Investments

Crowdfunding Edges Out Banks And Business Angels

Entrepreneurs are crowding banks and venture capitalists out of the start up market by taking their pitches direct to investors, claims a new report.

Instead, businesses are turning to crowdfunding to raise the cash they need to grow their companies.

Banks are slated for being too expensive and venture capitalists want more than their fair share of a firm in return for their cash, said the report from Stirling and St Andrew’s Universities, Scotland.

The downside is around 40% of entrepreneurs win their crowdfunding cash.

The study looked at 43 companies that sought crowdfunding.

On average, they raised £408,000 by giving away 19% equity to 164 shareholders.

Easier for entrepreneurs

Five of the firms received more than £1 million from investors, and when their statistics are subtracted from the results, the remaining companies raised an average £237,000.
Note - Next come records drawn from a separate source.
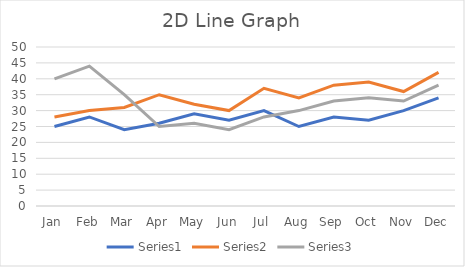
| Category | Series 0 | Series 1 | Series 2 |
|---|---|---|---|
| Jan | 25 | 28 | 40 |
| Feb | 28 | 30 | 44 |
| Mar | 24 | 31 | 35 |
| Apr | 26 | 35 | 25 |
| May | 29 | 32 | 26 |
| Jun | 27 | 30 | 24 |
| Jul | 30 | 37 | 28 |
| Aug | 25 | 34 | 30 |
| Sep | 28 | 38 | 33 |
| Oct | 27 | 39 | 34 |
| Nov | 30 | 36 | 33 |
| Dec | 34 | 42 | 38 |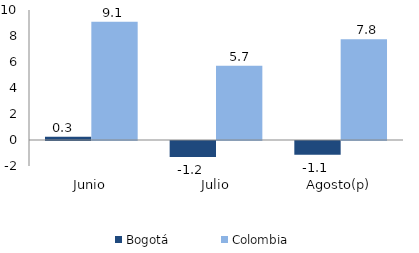
| Category | Bogotá | Colombia |
|---|---|---|
| Junio | 0.252 | 9.095 |
| Julio | -1.24 | 5.712 |
| Agosto(p) | -1.065 | 7.758 |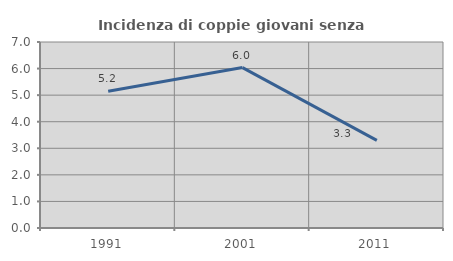
| Category | Incidenza di coppie giovani senza figli |
|---|---|
| 1991.0 | 5.15 |
| 2001.0 | 6.038 |
| 2011.0 | 3.297 |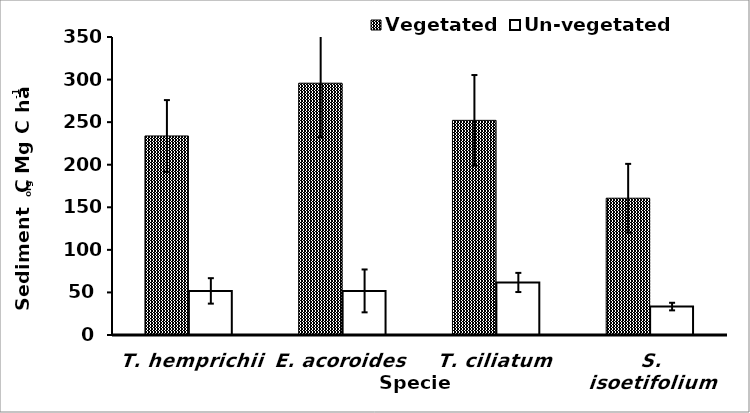
| Category | Vegetated | Un-vegetated |
|---|---|---|
| T. hemprichii | 233.774 | 51.795 |
| E. acoroides | 295.741 | 51.793 |
| T. ciliatum | 252.101 | 61.705 |
| S. isoetifolium | 160.654 | 33.391 |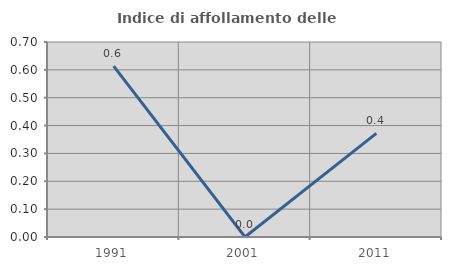
| Category | Indice di affollamento delle abitazioni  |
|---|---|
| 1991.0 | 0.613 |
| 2001.0 | 0 |
| 2011.0 | 0.372 |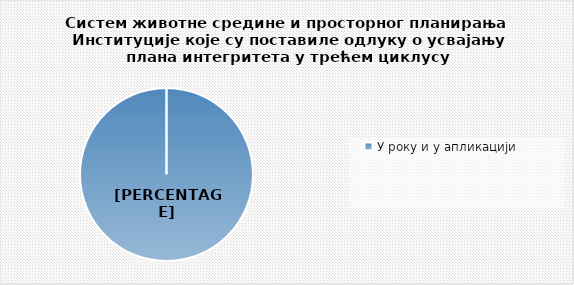
| Category | Series 0 |
|---|---|
| У року и у апликацији | 1 |
| Одлука није постављена у апликацији | 0 |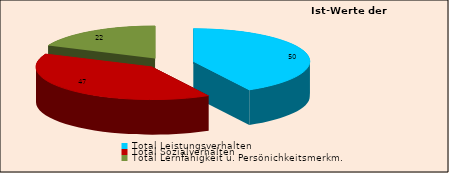
| Category | Series 0 |
|---|---|
| Total Leistungsverhalten | 50 |
| Total Sozialverhalten | 47 |
| Total Lernfähigkeit u. Persönichkeitsmerkm. | 22 |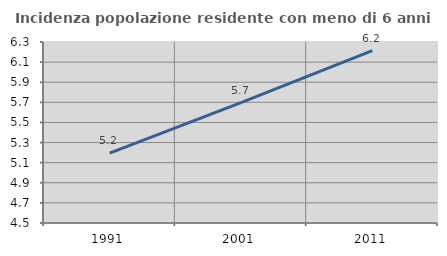
| Category | Incidenza popolazione residente con meno di 6 anni |
|---|---|
| 1991.0 | 5.195 |
| 2001.0 | 5.697 |
| 2011.0 | 6.214 |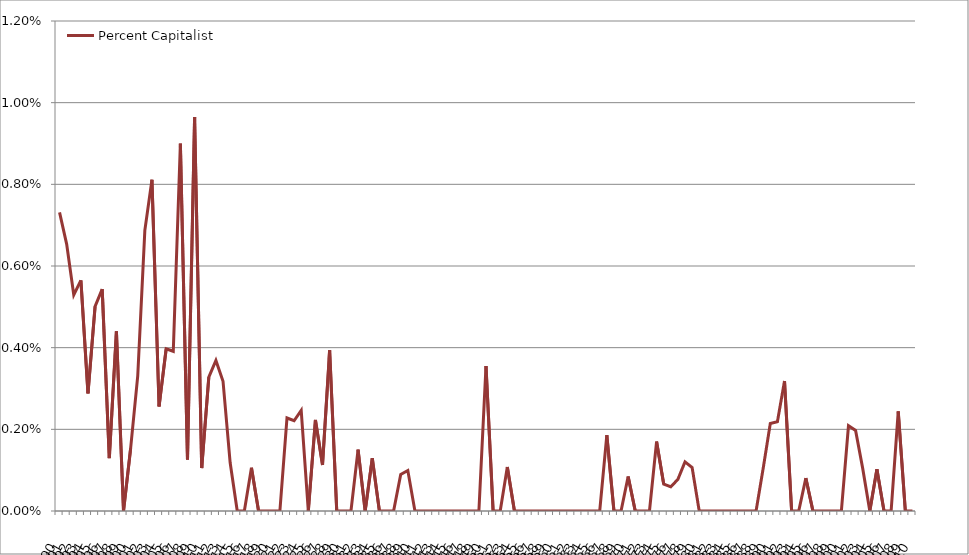
| Category | Percent Capitalist |
|---|---|
| 1890.0 | 0.007 |
| 1891.0 | 0.007 |
| 1892.0 | 0.005 |
| 1893.0 | 0.006 |
| 1894.0 | 0.003 |
| 1895.0 | 0.005 |
| 1896.0 | 0.005 |
| 1897.0 | 0.001 |
| 1898.0 | 0.004 |
| 1899.0 | 0 |
| 1900.0 | 0.002 |
| 1901.0 | 0.003 |
| 1902.0 | 0.007 |
| 1903.0 | 0.008 |
| 1904.0 | 0.003 |
| 1905.0 | 0.004 |
| 1906.0 | 0.004 |
| 1907.0 | 0.009 |
| 1908.0 | 0.001 |
| 1909.0 | 0.01 |
| 1910.0 | 0.001 |
| 1911.0 | 0.003 |
| 1912.0 | 0.004 |
| 1913.0 | 0.003 |
| 1914.0 | 0.001 |
| 1915.0 | 0 |
| 1916.0 | 0 |
| 1917.0 | 0.001 |
| 1918.0 | 0 |
| 1919.0 | 0 |
| 1920.0 | 0 |
| 1921.0 | 0 |
| 1922.0 | 0.002 |
| 1923.0 | 0.002 |
| 1924.0 | 0.002 |
| 1925.0 | 0 |
| 1926.0 | 0.002 |
| 1927.0 | 0.001 |
| 1928.0 | 0.004 |
| 1929.0 | 0 |
| 1930.0 | 0 |
| 1931.0 | 0 |
| 1932.0 | 0.002 |
| 1933.0 | 0 |
| 1934.0 | 0.001 |
| 1935.0 | 0 |
| 1936.0 | 0 |
| 1937.0 | 0 |
| 1938.0 | 0.001 |
| 1939.0 | 0.001 |
| 1940.0 | 0 |
| 1941.0 | 0 |
| 1942.0 | 0 |
| 1943.0 | 0 |
| 1944.0 | 0 |
| 1945.0 | 0 |
| 1946.0 | 0 |
| 1947.0 | 0 |
| 1948.0 | 0 |
| 1949.0 | 0 |
| 1950.0 | 0.004 |
| 1951.0 | 0 |
| 1952.0 | 0 |
| 1953.0 | 0.001 |
| 1954.0 | 0 |
| 1955.0 | 0 |
| 1956.0 | 0 |
| 1957.0 | 0 |
| 1958.0 | 0 |
| 1959.0 | 0 |
| 1960.0 | 0 |
| 1961.0 | 0 |
| 1962.0 | 0 |
| 1963.0 | 0 |
| 1964.0 | 0 |
| 1965.0 | 0 |
| 1966.0 | 0 |
| 1967.0 | 0.002 |
| 1968.0 | 0 |
| 1969.0 | 0 |
| 1970.0 | 0.001 |
| 1971.0 | 0 |
| 1972.0 | 0 |
| 1973.0 | 0 |
| 1974.0 | 0.002 |
| 1975.0 | 0.001 |
| 1976.0 | 0.001 |
| 1977.0 | 0.001 |
| 1978.0 | 0.001 |
| 1979.0 | 0.001 |
| 1980.0 | 0 |
| 1981.0 | 0 |
| 1982.0 | 0 |
| 1983.0 | 0 |
| 1984.0 | 0 |
| 1985.0 | 0 |
| 1986.0 | 0 |
| 1987.0 | 0 |
| 1988.0 | 0 |
| 1989.0 | 0.001 |
| 1990.0 | 0.002 |
| 1991.0 | 0.002 |
| 1992.0 | 0.003 |
| 1993.0 | 0 |
| 1994.0 | 0 |
| 1995.0 | 0.001 |
| 1996.0 | 0 |
| 1997.0 | 0 |
| 1998.0 | 0 |
| 1999.0 | 0 |
| 2000.0 | 0 |
| 2001.0 | 0.002 |
| 2002.0 | 0.002 |
| 2003.0 | 0.001 |
| 2004.0 | 0 |
| 2005.0 | 0.001 |
| 2006.0 | 0 |
| 2007.0 | 0 |
| 2008.0 | 0.002 |
| 2009.0 | 0 |
| 2010.0 | 0 |

“Banks and venture capitalists also like to see revenue, so if the entrepreneur has no revenue the chance of raising money other than from crowdfunding is slim,” said the report.

“Investors also like the tax breaks that come with crowdfunding.
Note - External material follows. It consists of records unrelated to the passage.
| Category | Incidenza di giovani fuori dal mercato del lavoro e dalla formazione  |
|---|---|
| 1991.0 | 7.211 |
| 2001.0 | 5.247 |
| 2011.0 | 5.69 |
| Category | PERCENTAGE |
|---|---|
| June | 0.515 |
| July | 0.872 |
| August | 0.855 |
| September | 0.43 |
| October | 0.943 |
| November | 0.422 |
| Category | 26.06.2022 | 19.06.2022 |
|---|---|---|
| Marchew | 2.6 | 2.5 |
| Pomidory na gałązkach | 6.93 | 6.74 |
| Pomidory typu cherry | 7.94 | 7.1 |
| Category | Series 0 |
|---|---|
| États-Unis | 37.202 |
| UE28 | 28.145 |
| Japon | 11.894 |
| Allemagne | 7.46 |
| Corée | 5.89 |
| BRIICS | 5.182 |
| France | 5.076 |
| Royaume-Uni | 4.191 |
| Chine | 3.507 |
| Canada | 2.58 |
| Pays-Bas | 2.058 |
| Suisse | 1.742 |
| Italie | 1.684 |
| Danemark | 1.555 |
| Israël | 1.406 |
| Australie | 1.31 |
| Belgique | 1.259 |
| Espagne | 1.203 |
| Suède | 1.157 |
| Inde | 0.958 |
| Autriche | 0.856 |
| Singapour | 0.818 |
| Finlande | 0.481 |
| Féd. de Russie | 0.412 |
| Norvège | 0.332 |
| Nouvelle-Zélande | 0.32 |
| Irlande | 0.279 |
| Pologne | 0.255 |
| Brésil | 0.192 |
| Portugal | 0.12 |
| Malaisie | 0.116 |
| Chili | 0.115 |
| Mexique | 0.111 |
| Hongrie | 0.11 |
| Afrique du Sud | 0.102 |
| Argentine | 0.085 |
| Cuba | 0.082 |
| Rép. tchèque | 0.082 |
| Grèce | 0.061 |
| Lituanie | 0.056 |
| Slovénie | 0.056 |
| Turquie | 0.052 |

“The research also found entrepreneurs seeking crowdfunding were not rejected by the banks, but had not bothered asking them for any money because they thought it was a waste of time.”

The report went on to say that entrepreneurs were attracted to crowdfunding because raising money was a quick process.

Tax breaks

“The mix of the ease of raising money and tax breaks has made the British crowdfunding market the fastest growing in the world,” said the study.

The tax breaks include the Seed Enterprise Investment Scheme (SEIS) and Enterprise Investment Scheme (EIS), which offer investors relief on the money they stake in startup and growing companies.

The schemes were aimed at encouraging business angels to invest in businesses, but have adapted as attractive benefits for investors staking up to £100,000 in a SEIS company.

SEIS offers a 50% relief against income tax paid, capital gains tax reliefs on entering and exiting an investment and loss relief to offset against other income should the startup fail.

EIS offers similar reliefs against larger investments, but at the lower rate of 30% against income tax and CGT.